Updated August 29, 2018 at 11:03 a.m.


The year is 1993. The place is God's Promise, a Christian rehabilitation camp in the middle of a wooded Montana nowhere. The central character, played by Chloë Grace Moretz, is a 12th grader whose guardian sent her off for conversion therapy after she got caught making out with a female classmate in the back seat of a car on prom night. The picture is the winner of the 2018 Grand Jury Prize, the Sundance Film Festival's highest honor.

The Miseducation of Cameron Post could have gone in any number of directions. It's easy to imagine, for example, a Get Out-style cocktail of social comment and horror in its portrait of teenagers forced to undergo ex-gay brainwashing. The subject of fundamentalist quacks claiming to have a cure for homosexuality is ripe for blackly comic satire. Another creative team might have gone with a YA One Flew Over the Cuckoo's Nest.

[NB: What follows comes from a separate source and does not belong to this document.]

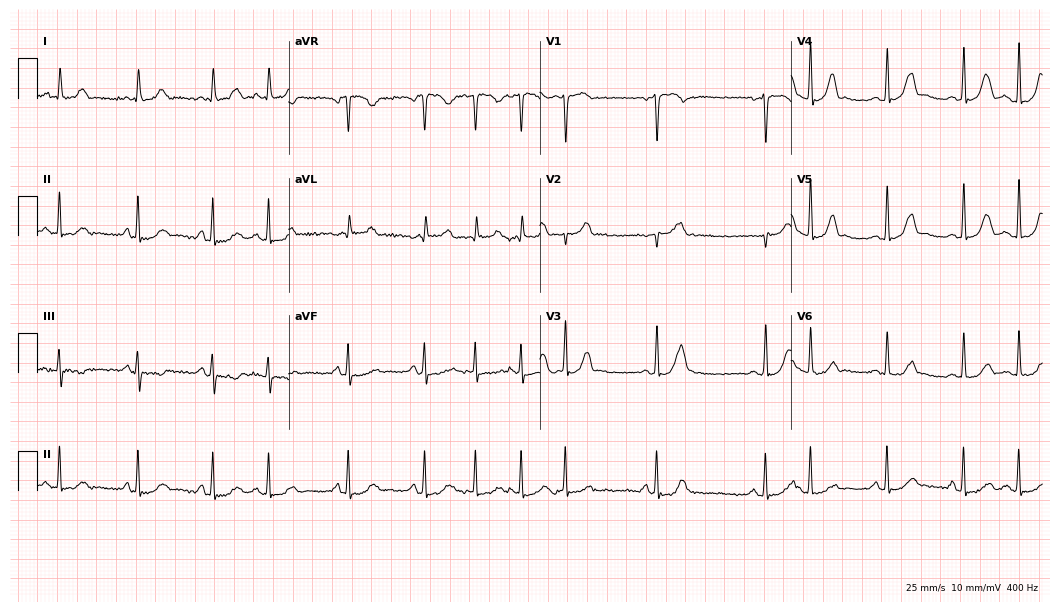
ECG (10.2-second recording at 400 Hz) — a 70-year-old female patient. Labelled as a normal ECG.

Instead, what director Desiree Akhavan (Appropriate Behavior) and cowriter Cecilia Frugiuele saw as the most effective, emotionally resonant and enlightening treatment of Emily M. Danforth's acclaimed 2012 novel was a deceptively simple, straightforward character study. Moretz delivers a quietly nuanced turn as a young woman dropped behind enemy lines and taken prisoner but determined not to crack.

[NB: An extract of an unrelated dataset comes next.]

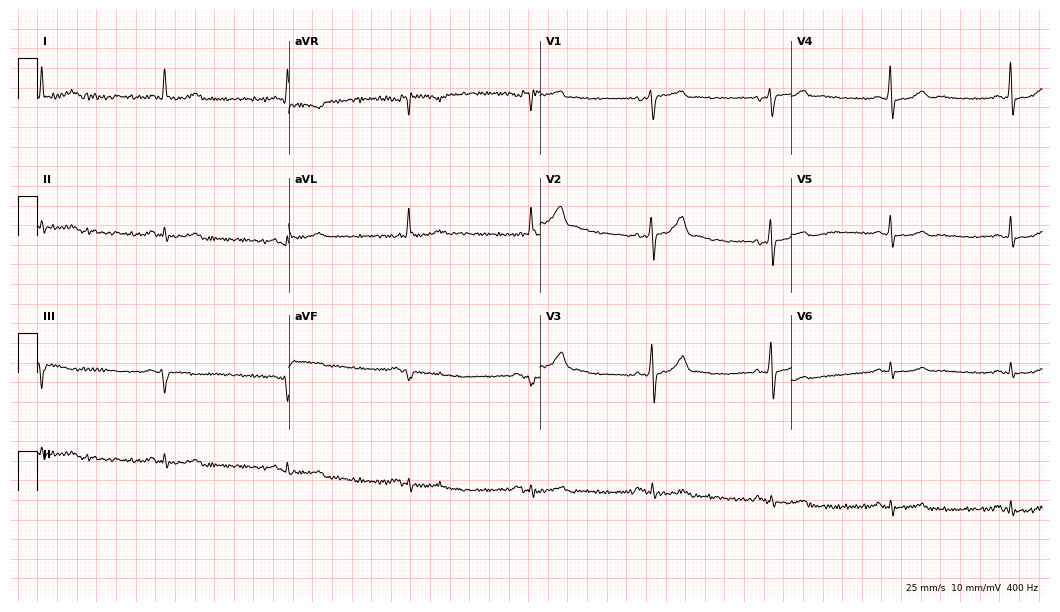
ECG (10.2-second recording at 400 Hz) — a man, 66 years old. Findings include sinus bradycardia (a sinus rate of 50 beats per minute or less).

From the moment we climb the long driveway to the secluded facility and find Reverend Rick (John Gallagher Jr.) strumming his acoustic guitar and singing a saccharine Jesus ditty to a captive audience of kids, we know we're not in Kansas anymore. The people who run the place — particularly its director, Dr. Lydia March (Zero Dark Thirty's Jennifer Ehle) — come off as leaders of a cult. They're clearly deluded. The only question is: Are they dangerous?

Cameron is a person whom life has taught harsh truths at a tender age. Both her parents died in an automobile crash. As a result, she is wise beyond her years, and wary. She's also smart enough to keep her mouth shut and her eyes open.

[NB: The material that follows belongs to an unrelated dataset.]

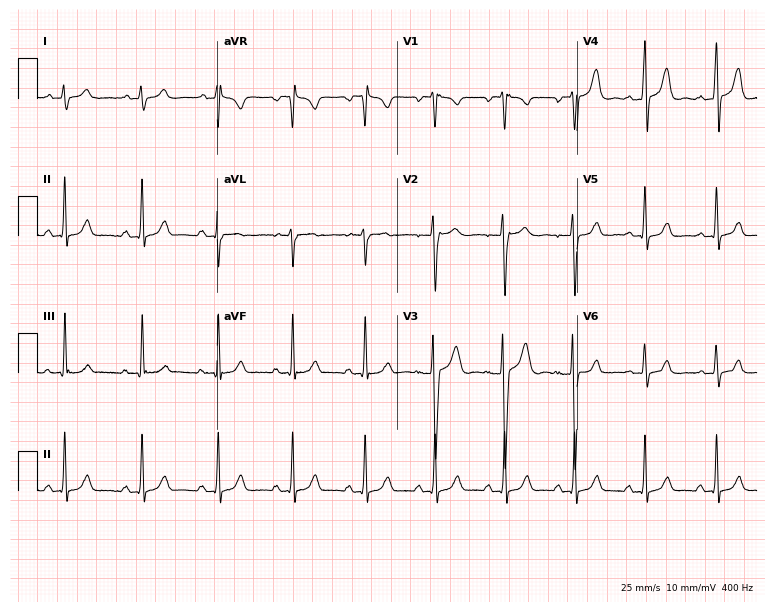
ECG (7.3-second recording at 400 Hz) — an 18-year-old male patient. Labelled as a normal ECG.

The film follows Cameron as she learns to navigate this weird new world: telling her Kool-Aid-chugging roommate just enough to register as friendly; getting the hang of what the counselors want to hear in group therapy; and watching the other kids, alert for signs of intelligent life. Eventually, she finds kindred spirits in Adam (Forrest Goodluck), whom she dubs "Native American David Bowie"; and Jane (Sasha Lane), a free spirit with a fake leg that comes in handy for hiding her stash.

The movie's funniest, most vibrant scenes are those the three share, such as an impromptu kitchen sing-along to 4 Non Blondes' "What's Up." Naturally, Nurse Ratched — I mean Dr. March — walks in and sees to it that the music is over sooner than it should be.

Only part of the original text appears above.